El período de construcción democrática en la República Dominicana comienza con la caída de la tiranía de Rafael Leonidas Trujillo, un proceso zigzagueante y lamentables interrupciones, como ocurrió desde los mismos inicios, cuando el sector más rancio de la sociedad conspiró y materializó el derrocamiento del gobierno del presidente Juan Bosch y su Partido Revolucionario Dominicano (PRD).
Igual, el discurso político se empezaba a construir, lo mismo que el partidismo como instrumento para el establecimiento de una democracia. El ejercicio de la política se afirmaba en la asechanza, en la malicia, en las conspiraciones y en un primitivismo orientado a la destrucción de los contrarios, sin considerar medios.
Ya ha pasado demasiado tiempo, 57 años, y por momentos los avances se tornan precarios, como si tantas vivencias no dejaran algunos aprendizajes, especialmente para quienes se consideran “líderes políticos”.

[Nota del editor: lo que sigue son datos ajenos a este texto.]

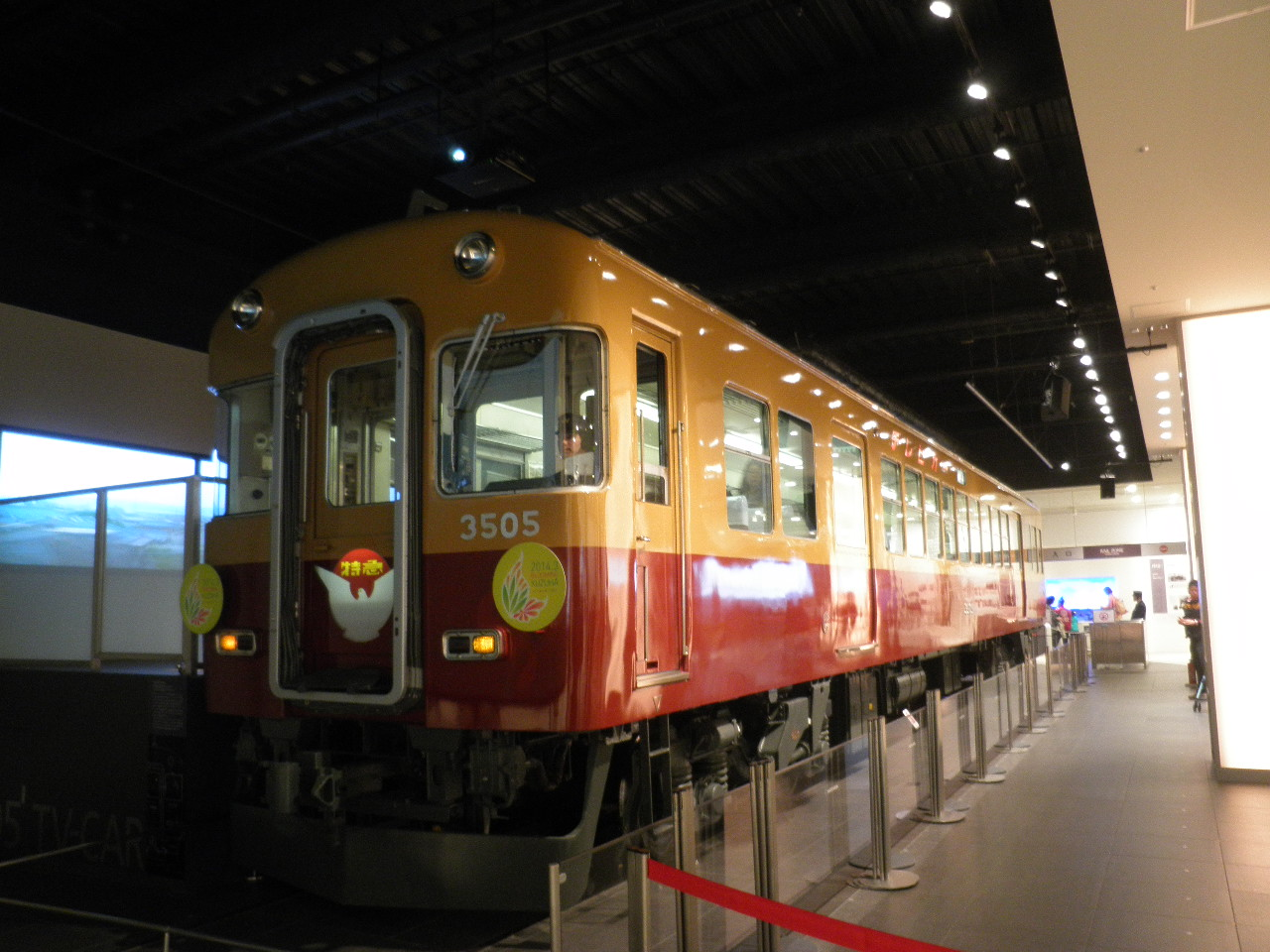 2014-3 くずはモール「SANZEN-HIROBA」にて撮影

La destrucción del proyecto democrático presidido por Bosch desató los infiernos del terror y la violencia, bajo el temor de que el país volvería a caer en la dictadura o en el militarismo. El largo proceso de inestabilidad desde el golpe de estado del 24 de septiembre de 1963, condujo a una guerra civil, y subsecuentemente, a una intervención militar de Estados Unidos, una gran afrenta y derramamiento de sangre.
Vendría luego un gobierno de fuerza presidido por Joaquín Balaguer, y sólo después de 12 años bajo la continuidad del trujillismo, una suerte de transición aletargada de la dictadura hacia la democracia, cuando de nuevo el PRD y las fuerzas democráticas lograron en 1978 reencauzar el proyecto iniciado en 1963.
Hoy, serpentean manifestaciones, conductas anacrónicas que no se corresponden con un ejercicio de la política en tiempos modernos.
¡Cómo recurrir a un ex convicto por narcotráfico como medio probatorio! ¡Cómo darle carta de ciudadanía a una persona que no tiene ninguna calidad, que constituye una negación absoluta de valores!
La sinrazón no puede arrastrar un recurso como la política a la más aberrante degradación. El país del siglo XXI no puede sucumbir ante la abyección.
El ejercicio de la política, pese a todas las corrupciones y falencias, requiere un mínimo de respeto y decoro. Siquiera algo de nobleza ante la ciudadanía.